You know what else is scorching? The DFW industrial real estate market once again, is certifiably, on fire! We dipped down to sub 6 vacancy at an aggressive 5.9%. I will continue to say this every quarter so you don’t forget – 10% used to be the norm! According to our expert research team at Colliers International, the DFW industrial market experienced 5 Mil SF of Net Absorption this summer totaling up to almost 8 Mil SF YTD. I like to see it hit the 20 Mil SF mark every year so we need to pick up the pace but nobody can really complain. Seriously. This is semi-ridiculous, y’all! According to my leasing broker friends, they have never had so many leases out for signature in DFW in their careers. The time is now. Developers are doing their best to keep up delivering 7.6 Mil SF YTD falling just short of the 8 Mil in Net Absorption. Furthermore, these industrial real estate wildcats have another 25 Mil SF +/- under construction.

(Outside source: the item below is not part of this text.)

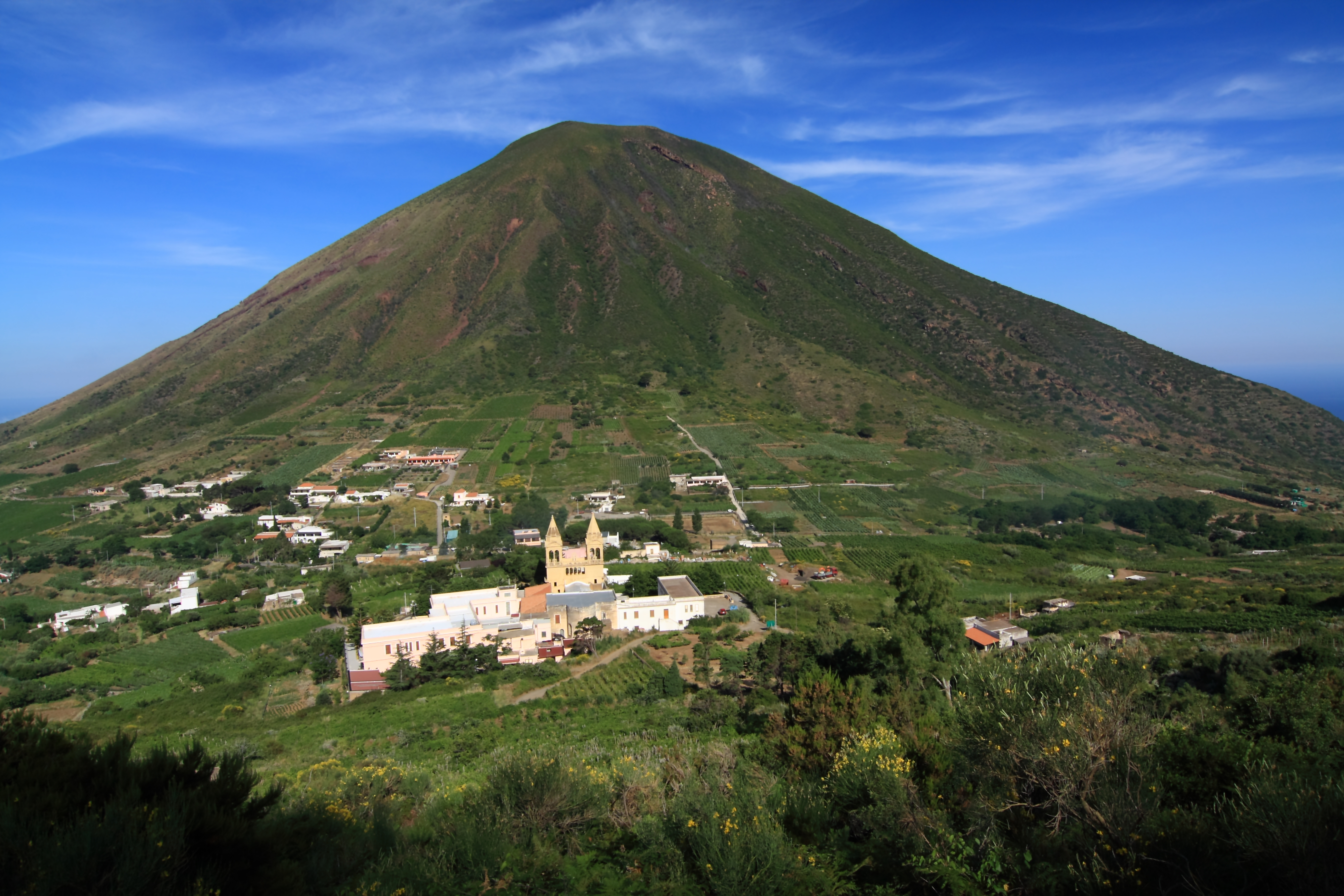 Isola di Salina Vedere su nero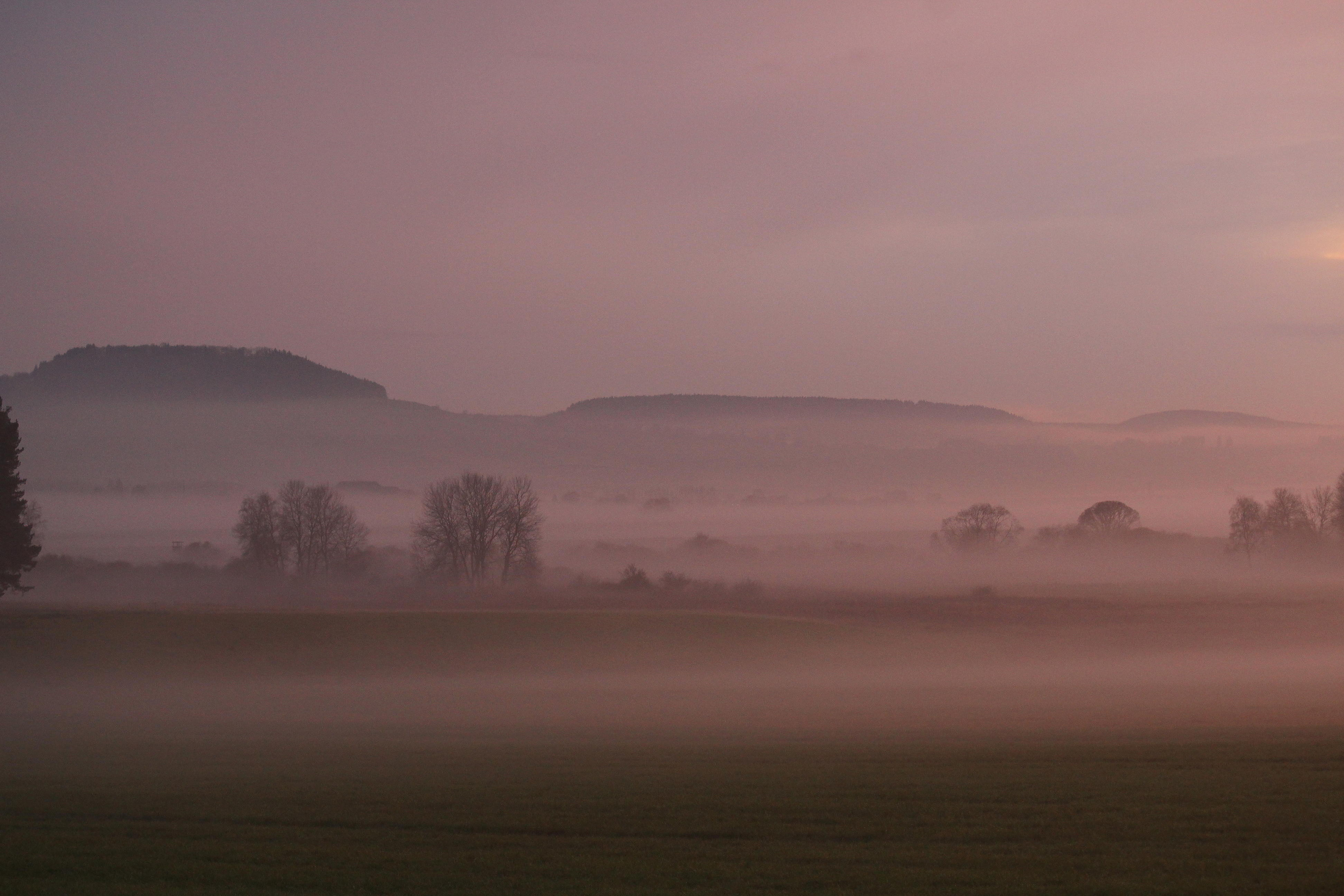 Nebel im NSG Birken-Mittelmeß. Blick in südlicher Richtung in Richtung Donau und Fürstenberg.

As previously mentioned, the beauty of this DFW industrial landscape is that construction and absorption are extremely well aligned during the longest and strongest bull market in commercial real estate history. This occurrence allows landlords to keep cashin’ checks and snappin’ necks but also provides tenants with some pretty decent options and competitive economics. I’ve found that comparatively working deals in markets like Miami, Seattle, San Francisco, Toronto, New Jersey, and LA (I can keep going, but I’ll stop) prove to be an absolute nightmare due to lack of new supply and extremely low vacancy.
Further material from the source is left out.